You have noticed that pine trees grow well in some parts of the woods, but not others. You speculate that the distribution of pines is related to drainage, that is, that pines prefer a very well-drained soil, while they do poorly in wet areas. You sample soil from evenly spaced plots throughout the forest, two days after a heavy rain. You find that you can describe each plot as belonging to one of three categories of soil: dry (sample falls apart in your hand), loamy (holds shape if you squeeze it, falls apart if you drop it), and wet (muddy - you can squeeze lots of water out, soil tends to run through your fingers).

Now, if soil drainage has no bearing on the distribution of pines, then you would expect half of the plots of each soil type to have pine trees, provided you sampled enough plots. That is, the expected frequency of soil types in plots with pine trees is 50% dry, 30% loamy, and 20% wet. An expected frequency assumes that catagories have no effect on the variable being measured (in this case, whether or not a plot has pines) and assumes that you sample enough times so that you have a representative sample.

Let's say you had 100 plots, and you found that 50 were dry, 30 loamy, and 20 were wet. Let's also say that 50 plots had pine trees on them. Among the 50 plots with pines, then, the expected distribution of soil types would be 25 dry, 15 loamy, and 10 wet.

Suppose now that you observed that of the 50 plots with pine trees, 31 were dry, 17 loamy, and only 2 were wet. It looks like there was a tendency for pines to grow in dry soils. Here is how to determine the probability that your observation would hold up if you were to take an infinite number of samples. That is, the following method gives you a probability that your conclusion is accurate.

For each category take the observed frequency (O) and subtract the expected frequency (E). Square the difference and divide by E. Add up the results for the three categories. The total is the Chi-Square statistic.

Calculation of the chi-square statistic

31 observed dry minus 25 expected dry = 6
6 squared = 36
36 divided by expected frequency E = 36/25 = 1.44

The other two categories gave values of 0.27 and 6.4. The total adds up to 8.11, which is the chi-square value.

Degrees of freedom

The number of degrees of freedom is always one less than the number of O vs. E categories. Since there were three categories, you have two degrees of freedom.

Table of critical values

A table of percentage points of the Chi-Square distribution lists numbers called critical values. Compare your value with the tabled values for your number of degrees of freedom. If your value exceeds the tabled value for the probability of 95% (p < 0.05) then the null hypothesis is rejected. In this example the null hypothesis is that soil type has no influence on the distribution of pines. Note that a null hypothesis is the conclusion that there is no effect, no change, nothing happening – the word "null" tells the story.
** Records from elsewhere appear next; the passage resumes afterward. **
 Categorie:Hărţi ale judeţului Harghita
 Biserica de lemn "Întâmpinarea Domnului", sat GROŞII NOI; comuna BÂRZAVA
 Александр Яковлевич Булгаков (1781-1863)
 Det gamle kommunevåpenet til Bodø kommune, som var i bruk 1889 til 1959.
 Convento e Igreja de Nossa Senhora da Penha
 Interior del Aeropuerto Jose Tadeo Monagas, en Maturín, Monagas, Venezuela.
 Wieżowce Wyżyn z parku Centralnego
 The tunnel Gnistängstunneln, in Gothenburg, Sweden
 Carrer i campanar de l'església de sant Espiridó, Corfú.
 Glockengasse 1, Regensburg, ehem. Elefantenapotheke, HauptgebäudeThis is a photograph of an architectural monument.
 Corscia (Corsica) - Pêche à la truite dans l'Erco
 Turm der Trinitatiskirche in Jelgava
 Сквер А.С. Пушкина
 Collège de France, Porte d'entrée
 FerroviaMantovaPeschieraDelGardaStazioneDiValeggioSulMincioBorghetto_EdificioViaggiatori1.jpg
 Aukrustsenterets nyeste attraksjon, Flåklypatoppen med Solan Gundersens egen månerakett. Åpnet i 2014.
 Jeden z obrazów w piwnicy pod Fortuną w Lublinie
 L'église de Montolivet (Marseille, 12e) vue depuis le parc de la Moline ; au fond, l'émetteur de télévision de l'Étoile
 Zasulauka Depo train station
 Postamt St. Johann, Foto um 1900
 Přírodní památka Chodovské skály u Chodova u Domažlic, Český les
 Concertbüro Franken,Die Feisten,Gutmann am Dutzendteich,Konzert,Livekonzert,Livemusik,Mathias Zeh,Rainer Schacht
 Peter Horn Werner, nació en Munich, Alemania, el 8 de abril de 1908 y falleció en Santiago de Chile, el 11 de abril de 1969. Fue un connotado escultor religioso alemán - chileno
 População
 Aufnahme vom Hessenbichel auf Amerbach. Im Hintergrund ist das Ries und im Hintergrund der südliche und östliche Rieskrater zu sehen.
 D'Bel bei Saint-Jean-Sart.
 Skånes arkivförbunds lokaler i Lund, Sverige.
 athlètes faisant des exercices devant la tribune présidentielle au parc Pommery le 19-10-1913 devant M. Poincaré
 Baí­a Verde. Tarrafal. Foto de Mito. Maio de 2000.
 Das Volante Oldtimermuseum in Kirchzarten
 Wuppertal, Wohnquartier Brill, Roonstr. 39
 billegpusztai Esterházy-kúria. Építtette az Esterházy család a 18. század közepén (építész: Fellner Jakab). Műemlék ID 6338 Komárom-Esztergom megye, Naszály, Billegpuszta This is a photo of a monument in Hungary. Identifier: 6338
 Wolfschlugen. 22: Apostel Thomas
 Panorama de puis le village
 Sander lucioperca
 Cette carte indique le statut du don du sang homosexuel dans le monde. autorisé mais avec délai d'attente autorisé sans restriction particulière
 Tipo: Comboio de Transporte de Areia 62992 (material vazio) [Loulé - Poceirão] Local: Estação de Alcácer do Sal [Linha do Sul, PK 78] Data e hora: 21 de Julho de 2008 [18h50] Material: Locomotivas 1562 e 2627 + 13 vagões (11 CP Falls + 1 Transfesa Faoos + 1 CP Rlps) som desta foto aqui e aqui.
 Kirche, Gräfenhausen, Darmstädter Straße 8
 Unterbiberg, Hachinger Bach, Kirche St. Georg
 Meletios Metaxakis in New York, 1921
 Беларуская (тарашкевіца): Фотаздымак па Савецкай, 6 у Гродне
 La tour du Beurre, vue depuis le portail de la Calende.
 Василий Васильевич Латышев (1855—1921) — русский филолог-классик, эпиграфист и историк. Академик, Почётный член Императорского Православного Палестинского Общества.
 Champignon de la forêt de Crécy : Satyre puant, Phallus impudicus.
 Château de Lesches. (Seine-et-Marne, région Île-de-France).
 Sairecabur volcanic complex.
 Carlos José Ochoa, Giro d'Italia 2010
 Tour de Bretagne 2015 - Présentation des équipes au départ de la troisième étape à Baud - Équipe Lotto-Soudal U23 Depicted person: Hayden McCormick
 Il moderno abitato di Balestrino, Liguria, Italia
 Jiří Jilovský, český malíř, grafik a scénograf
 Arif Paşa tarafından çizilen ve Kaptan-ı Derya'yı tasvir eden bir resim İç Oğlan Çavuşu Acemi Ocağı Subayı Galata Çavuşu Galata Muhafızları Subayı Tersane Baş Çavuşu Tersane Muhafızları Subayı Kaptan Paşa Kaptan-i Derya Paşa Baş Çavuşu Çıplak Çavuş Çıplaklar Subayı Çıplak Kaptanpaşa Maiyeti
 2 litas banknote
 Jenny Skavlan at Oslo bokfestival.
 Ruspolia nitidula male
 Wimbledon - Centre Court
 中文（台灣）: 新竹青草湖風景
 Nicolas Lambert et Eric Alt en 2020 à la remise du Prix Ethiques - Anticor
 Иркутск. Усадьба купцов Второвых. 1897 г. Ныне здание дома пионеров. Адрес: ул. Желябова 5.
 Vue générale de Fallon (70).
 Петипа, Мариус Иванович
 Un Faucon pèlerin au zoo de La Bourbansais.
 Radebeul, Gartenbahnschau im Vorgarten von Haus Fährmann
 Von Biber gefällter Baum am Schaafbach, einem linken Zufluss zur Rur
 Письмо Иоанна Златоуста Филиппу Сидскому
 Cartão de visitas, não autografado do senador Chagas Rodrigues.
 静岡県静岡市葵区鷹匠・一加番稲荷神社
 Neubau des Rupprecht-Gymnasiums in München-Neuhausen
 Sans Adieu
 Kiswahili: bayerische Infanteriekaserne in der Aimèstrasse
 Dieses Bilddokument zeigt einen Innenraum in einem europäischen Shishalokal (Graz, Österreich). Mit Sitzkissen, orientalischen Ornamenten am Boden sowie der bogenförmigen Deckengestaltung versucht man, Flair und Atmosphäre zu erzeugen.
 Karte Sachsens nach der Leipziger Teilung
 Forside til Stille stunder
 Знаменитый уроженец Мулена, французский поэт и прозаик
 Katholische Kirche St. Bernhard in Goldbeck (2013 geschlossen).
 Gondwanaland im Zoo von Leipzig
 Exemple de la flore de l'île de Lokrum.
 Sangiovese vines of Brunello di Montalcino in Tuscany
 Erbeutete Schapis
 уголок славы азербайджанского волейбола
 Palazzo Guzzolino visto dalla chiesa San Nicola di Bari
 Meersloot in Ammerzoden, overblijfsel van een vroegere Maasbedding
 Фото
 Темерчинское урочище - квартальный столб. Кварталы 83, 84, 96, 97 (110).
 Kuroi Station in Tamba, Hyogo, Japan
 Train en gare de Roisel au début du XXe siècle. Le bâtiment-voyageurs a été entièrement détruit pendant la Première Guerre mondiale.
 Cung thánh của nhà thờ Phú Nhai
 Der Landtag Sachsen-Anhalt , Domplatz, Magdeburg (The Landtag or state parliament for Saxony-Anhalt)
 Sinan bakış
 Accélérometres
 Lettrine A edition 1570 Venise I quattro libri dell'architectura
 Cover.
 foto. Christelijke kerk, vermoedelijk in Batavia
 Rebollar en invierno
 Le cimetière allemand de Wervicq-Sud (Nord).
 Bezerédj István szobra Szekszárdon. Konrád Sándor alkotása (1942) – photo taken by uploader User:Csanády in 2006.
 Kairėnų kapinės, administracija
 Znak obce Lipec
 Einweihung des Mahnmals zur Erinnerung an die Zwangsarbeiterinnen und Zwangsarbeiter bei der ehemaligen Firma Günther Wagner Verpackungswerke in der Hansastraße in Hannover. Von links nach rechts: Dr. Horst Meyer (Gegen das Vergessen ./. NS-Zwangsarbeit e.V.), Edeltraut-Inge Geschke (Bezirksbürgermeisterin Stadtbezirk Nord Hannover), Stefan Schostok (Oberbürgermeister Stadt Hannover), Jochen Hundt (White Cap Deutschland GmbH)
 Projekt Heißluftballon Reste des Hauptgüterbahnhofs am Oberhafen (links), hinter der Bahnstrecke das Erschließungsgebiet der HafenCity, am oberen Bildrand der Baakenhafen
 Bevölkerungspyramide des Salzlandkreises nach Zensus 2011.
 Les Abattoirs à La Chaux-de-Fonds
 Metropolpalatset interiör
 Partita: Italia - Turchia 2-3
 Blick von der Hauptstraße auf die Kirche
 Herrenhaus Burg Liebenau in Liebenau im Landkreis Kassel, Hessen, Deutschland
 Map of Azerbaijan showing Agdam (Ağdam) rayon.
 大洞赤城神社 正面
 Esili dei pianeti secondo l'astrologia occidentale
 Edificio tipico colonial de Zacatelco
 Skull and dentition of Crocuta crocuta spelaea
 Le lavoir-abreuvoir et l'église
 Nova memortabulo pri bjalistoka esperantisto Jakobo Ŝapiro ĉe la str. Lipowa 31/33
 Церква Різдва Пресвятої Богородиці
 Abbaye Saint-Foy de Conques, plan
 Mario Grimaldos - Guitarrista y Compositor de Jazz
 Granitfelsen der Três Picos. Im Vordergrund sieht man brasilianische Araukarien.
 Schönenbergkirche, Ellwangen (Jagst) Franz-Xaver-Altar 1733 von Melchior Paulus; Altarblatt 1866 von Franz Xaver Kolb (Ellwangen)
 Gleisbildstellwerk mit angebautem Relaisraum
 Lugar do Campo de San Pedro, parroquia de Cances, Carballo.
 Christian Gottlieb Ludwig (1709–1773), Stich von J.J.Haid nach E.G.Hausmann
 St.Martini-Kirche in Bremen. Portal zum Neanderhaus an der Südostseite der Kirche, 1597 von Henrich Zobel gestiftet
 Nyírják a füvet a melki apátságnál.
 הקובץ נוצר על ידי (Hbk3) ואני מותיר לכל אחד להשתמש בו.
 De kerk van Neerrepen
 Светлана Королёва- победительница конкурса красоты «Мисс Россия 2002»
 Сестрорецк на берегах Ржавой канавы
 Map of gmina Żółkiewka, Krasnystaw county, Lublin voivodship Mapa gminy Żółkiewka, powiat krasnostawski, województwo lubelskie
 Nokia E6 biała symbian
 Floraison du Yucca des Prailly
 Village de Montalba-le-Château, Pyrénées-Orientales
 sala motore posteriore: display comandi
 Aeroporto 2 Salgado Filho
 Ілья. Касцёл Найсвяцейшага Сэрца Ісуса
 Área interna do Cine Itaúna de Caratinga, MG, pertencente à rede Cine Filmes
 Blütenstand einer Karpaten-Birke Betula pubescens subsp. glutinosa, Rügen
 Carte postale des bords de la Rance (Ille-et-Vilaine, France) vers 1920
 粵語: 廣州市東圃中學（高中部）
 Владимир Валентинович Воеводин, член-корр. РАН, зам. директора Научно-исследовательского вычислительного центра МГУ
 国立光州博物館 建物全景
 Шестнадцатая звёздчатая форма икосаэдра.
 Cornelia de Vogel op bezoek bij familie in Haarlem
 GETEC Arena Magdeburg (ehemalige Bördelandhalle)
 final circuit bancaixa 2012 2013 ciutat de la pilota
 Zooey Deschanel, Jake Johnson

In the example, your value of 8.11 exceeded the tabled value of 5.991 for 2 degrees of freedom, 95% probability, therefore you can safely reject the null hypothesis. In fact, your value also exceeded the tabled value for 97.5% (p < 0.025), but not 99% (p < 0.01). Therefore you can say you reject the null hypothesis with a confidence level of p < 0.025. The p value is always the probability that the distribution you saw was due to chance alone, and it is the p-value that is usually reported.

Summary

To conduct a chi-square goodness-of-fit test:

  1. Divide your measurements into categories, which can be qualitative characteristics or ranges of numbers.
  2. Determine the percent of measurements that should fall into each category, if the null hypothesis is to be supported.
  3. Determine the expected number of measurements in each category among your test samples, based on those percentages.
  4. List the observed number of measurements for each category.
  5. Obtain [(O-E) squared]/E for each category.
  6. Add up each separate result to get the chi-square value.
  7. Degrees of freedom = number categories minus one.
  8. Find the tabled value for 95% (p < 0.05) corresponding to your degrees of freedom.
  9. Determine if the chi-squared statistic exceeds the tabled value.
  10. If the null hypothesis is rejected, see if it can also be rejected at a lower probability value.